Permainan pun dimulai dan Sofia bisa melihat teman-teman barunya bermain dengan seru. Ia tersenyum melihat teman-teman Sandra yang sangat baik dan supel.
Meskipun di club mereka seperti tahu batasannya, minum hanya sekedarnya saja tidak sampai mabuk- mabukan dan tidak bermain wanita seperti pria-pria kebanyakan yang datang ke club.
"San, gue mau ke toilet," kata Sofia.
"Mau gue temani?" tawar Sabrina.
"Gue sendiri aja Sab, terima kasih."
"Toiletnya lewat samping kanan bar dan cepat kembali ya," pesan Sandra.
"Iya."
Sofia beranjak dari duduknya menuju toilet, ia merasa risih dan takut, ia tahu mata setiap laki-laki yang dilewatinya memandang lapar padanya.
Setelah di dalam toilet perempuan ia langsung mengunci pintunya dan menghembuskan napasnya, sepanjang jalan tadi ternyata ia menahan napasnya karena takut.
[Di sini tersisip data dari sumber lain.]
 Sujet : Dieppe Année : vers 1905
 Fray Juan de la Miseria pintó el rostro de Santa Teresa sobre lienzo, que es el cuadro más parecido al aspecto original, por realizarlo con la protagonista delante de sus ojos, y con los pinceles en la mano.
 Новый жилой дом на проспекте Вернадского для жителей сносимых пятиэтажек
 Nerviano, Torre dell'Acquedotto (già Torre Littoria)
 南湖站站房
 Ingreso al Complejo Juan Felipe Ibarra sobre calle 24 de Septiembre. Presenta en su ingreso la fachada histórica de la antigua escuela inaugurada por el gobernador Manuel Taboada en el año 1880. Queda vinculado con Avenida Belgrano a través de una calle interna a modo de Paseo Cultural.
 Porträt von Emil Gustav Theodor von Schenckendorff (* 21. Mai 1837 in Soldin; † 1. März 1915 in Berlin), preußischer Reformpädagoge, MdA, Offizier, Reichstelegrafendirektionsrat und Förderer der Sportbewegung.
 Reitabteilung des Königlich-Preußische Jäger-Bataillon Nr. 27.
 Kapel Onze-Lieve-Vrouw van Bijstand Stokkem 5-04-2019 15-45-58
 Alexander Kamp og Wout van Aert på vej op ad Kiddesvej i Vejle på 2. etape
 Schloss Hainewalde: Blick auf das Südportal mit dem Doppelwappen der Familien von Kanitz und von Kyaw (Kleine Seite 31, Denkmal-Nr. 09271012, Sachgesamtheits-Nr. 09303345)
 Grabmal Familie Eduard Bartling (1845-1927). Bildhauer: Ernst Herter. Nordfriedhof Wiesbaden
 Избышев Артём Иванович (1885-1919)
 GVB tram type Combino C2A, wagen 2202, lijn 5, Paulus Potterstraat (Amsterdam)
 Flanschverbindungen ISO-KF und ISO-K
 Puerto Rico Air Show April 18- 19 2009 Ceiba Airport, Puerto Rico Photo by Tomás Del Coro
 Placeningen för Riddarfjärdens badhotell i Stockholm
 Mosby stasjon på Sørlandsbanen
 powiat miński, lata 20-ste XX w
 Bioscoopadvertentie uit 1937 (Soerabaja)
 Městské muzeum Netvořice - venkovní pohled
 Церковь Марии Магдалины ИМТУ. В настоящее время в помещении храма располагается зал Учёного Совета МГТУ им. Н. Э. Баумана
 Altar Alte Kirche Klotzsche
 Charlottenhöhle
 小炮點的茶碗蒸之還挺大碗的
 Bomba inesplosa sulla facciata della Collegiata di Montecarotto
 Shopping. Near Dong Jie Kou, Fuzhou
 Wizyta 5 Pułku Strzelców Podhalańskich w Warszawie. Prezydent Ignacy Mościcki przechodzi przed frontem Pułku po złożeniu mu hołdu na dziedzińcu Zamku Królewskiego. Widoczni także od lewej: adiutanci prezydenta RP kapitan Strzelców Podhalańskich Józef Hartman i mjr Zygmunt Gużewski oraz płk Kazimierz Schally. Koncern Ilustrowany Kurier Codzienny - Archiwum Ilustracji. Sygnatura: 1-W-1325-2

Setelah selesai ia keluar dan merapikan rambutnya sedikit. .
Namun baru beberapa langkah ia berjalan tiba-tiba seseorang menarik pinggangnya dari belakang.
"Aww lepasin, laki-laki kurang ajar," umpatnya lagi sambil berusaha melepaskan diri.
"Sssttt... kau cantik sekali, kau akan kubayar berapapun untuk menemaniku malam ini," kata laki-laki itu di dekat telinga Sofia.
Sofia takut luar biasa.
"Toloooonngggg!" teriak Sofia sekuat tenaga.
"Tidak ada yang akan mendengarmu cantik," kata laki-laki itu berusaha mencium Sofia.
Bug bug.
Dua pukulan melayang tepat di wajah laki-laki itu, Sofia terlepas dari cengkramannya karena tubuh laki-laki itu terpental ke belakang.
"Dasar brengsek," umpat laki-laki yang tiba-tiba datang menolong Sofia.
Sofia yang masih shock hanya berdiri mematung di tempatnya, tubuhnya bergetar hebat. Sofia bahkan tidak sadar saat laki-laki yang menolongnya telah membawanya keluar dari club.